Chronic Abdominal Pain

 

For up to 50% of people with IBD, abdominal pain is a constant companion, and the currently available remedies aren’t always helpful and can even be harmful.

 

Nonsteroidal anti-inflammatory drugs (NSAIDs), such as ibuprofen or aspirin, can cause gut bleeding. And opioids, the strongest type of medicines available to treat pain, are often addictive and may cause additional discomfort by triggering constipation.

 

To address patients’ pressing needs for reliable relief, we recently launched the Chronic Abdominal Pain in IBD initiative. Through this, we’re now funding three studies that may help to answer some key questions about the underlying biology of this pain and why certain patients are more likely to suffer from it.

 

Some questions we’re hoping to answer via this initiative include:

 

Why doesn’t IBD remission always result in pain relief?

It’s easy to understand why flares can be painful. Yet about half of patients who go into IBD remission (defined as no longer having objective evidence of gastrointestinal inflammation) continue to struggle with chronic abdominal pain. To understand why, we need to know what’s going on in the gut as well as in the brain, which is where pain sensations are processed.

 

Using a grant from the Foundation, Qasim Aziz, PhD, of Queen Mary University of London, is recruiting 300 IBD patients. He will follow them for several years and compare what’s happening in the brain, intestines, and microbiome (gut microbes). His aim is to identify what’s different in these areas for people whose pain resolves after a flare as compared to those whose pain becomes chronic.

 

Is an enzyme connected to chronic abdominal pain?

Thanks to funding from our IBD Ventures program, Barbara Slusher, PhD, director of the Johns Hopkins Drug Discovery program, has been studying a drug-like substance that can block an enzyme called GCPII, which is dramatically higher in IBD patients with inflammation.
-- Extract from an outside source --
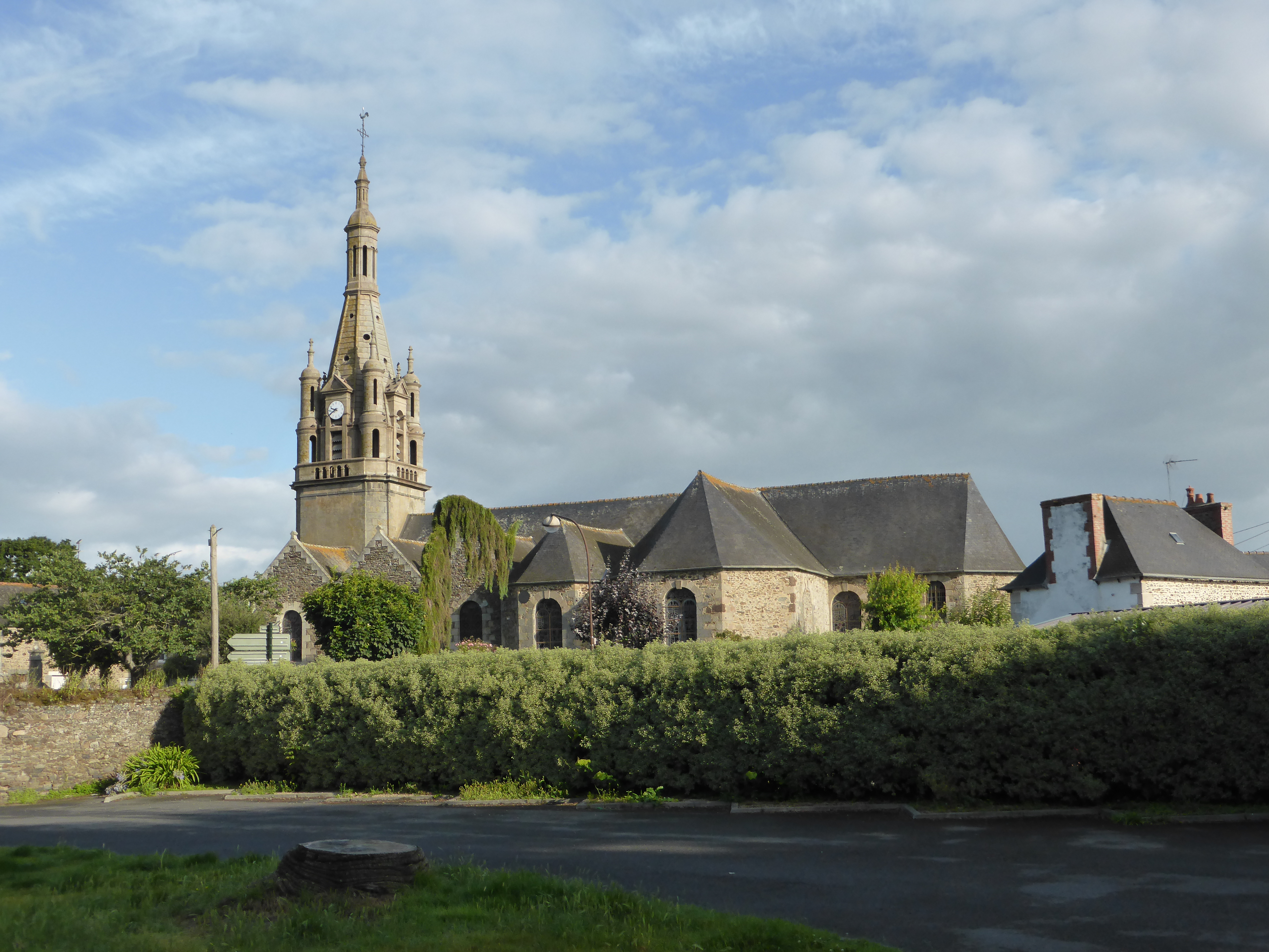 Église Saint-Pierre de Plourhan, dans les Côtes-d'Armor, en France.

Now, using a grant from our new Chronic Abdominal Pain Initiative, she will attempt to determine whether GCPII stays elevated in people with chronic abdominal pain.

 

Her hypothesis is that GCPII increases during an IBD flare and makes neurons (nerve cells) more excitable, so they respond more readily to pain—and that these neurons remain activated even after the inflammation has eased off. In addition to studying about 120 patients at Johns Hopkins, she will be tapping into data from IBD Plexus, the Foundation’s massive data platform, which includes a linked biobank (a collection of biological samples, such as blood, stool, and intestinal cells).

 

Could bacteria and fats in the gut be causing chronic pain?
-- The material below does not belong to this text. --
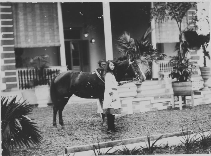 Foto. Jongedame met paard poseert voor woning in Poerwokerto (Java). Achter het paard staat de bediende die de jongedame helpt. Tante Anne van Tricht van Zuylen met paard en bediende in de tuin Poerwokerto 1915 Marseppa. Tante Anne Louise van Tricht - Van Zuylen

At McMaster University in Canada, Premysl Bercik, MD, PhD, has been studying lipids (fats) in the guts of people with IBD as well as in those with irritable bowel syndrome (IBS), a condition that’s characterized by unexplained abdominal pain. He has already determined that a subset of patients with IBD or IBS (or both) have high levels of specific lipids in the gut.

 

These fats are produced by gut bacteria after a person eats certain foods. If Dr. Bercik and his colleagues can pinpoint which bacteria are responsible, people with high levels might be able to ease or do away with their pain simply by making changes to their diet.